** Opening EXERCISE INPUT block **

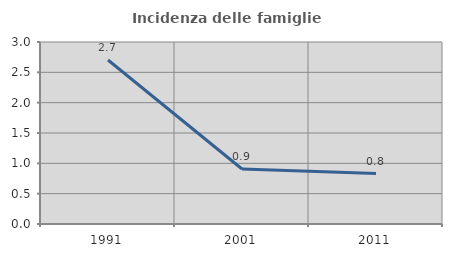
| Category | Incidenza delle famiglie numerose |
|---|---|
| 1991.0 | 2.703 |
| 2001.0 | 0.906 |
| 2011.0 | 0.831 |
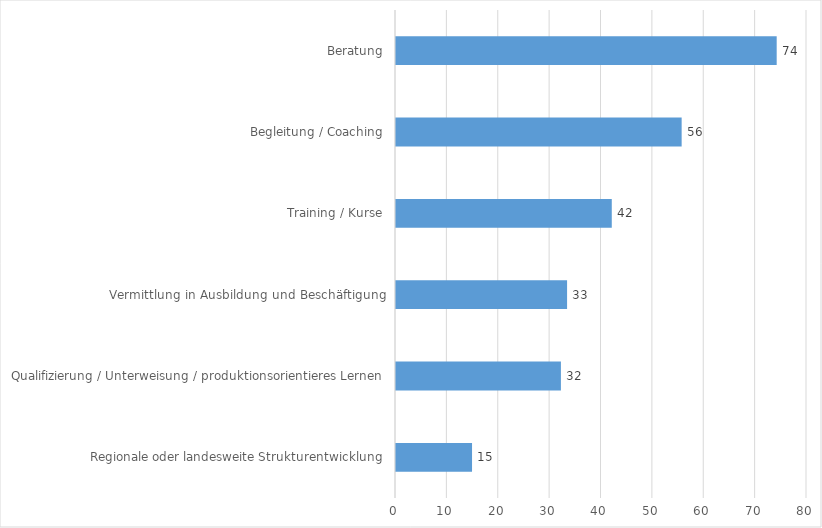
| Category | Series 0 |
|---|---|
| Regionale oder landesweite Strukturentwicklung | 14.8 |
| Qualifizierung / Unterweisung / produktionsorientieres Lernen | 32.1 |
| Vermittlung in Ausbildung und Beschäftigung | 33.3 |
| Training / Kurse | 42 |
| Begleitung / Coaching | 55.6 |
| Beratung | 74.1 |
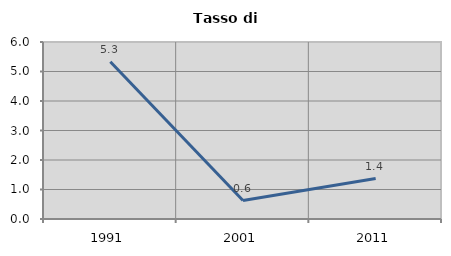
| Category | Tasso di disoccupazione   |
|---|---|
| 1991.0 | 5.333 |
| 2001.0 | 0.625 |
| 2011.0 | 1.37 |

** Closing EXERCISE INPUT block **
** Opening EXERCISE INPUT block **

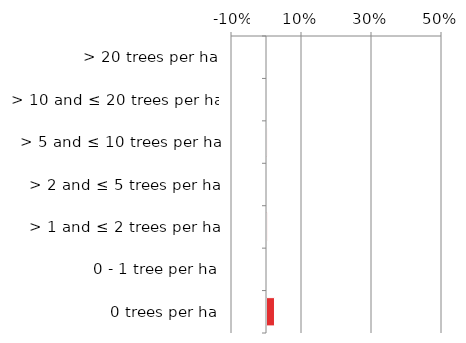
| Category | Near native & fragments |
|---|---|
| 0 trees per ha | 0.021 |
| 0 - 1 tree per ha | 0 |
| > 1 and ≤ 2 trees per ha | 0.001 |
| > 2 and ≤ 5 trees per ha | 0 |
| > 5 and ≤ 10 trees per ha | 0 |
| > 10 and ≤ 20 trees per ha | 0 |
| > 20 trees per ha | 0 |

** Closing EXERCISE INPUT block **

▶ **DESCRIPTION OF THE TASK**:
Restate word for word every line from the one with "famiglie numerose |" up to and including the one with "2011.0 | 1.37 |" in the records above, minus the pictures.

▶ **WRITTEN SOLUTION**:
| Category | Incidenza delle famiglie numerose |
|---|---|
| 1991.0 | 2.703 |
| 2001.0 | 0.906 |
| 2011.0 | 0.831 |
| Category | Series 0 |
|---|---|
| Regionale oder landesweite Strukturentwicklung | 14.8 |
| Qualifizierung / Unterweisung / produktionsorientieres Lernen | 32.1 |
| Vermittlung in Ausbildung und Beschäftigung | 33.3 |
| Training / Kurse | 42 |
| Begleitung / Coaching | 55.6 |
| Beratung | 74.1 |
| Category | Tasso di disoccupazione   |
|---|---|
| 1991.0 | 5.333 |
| 2001.0 | 0.625 |
| 2011.0 | 1.37 |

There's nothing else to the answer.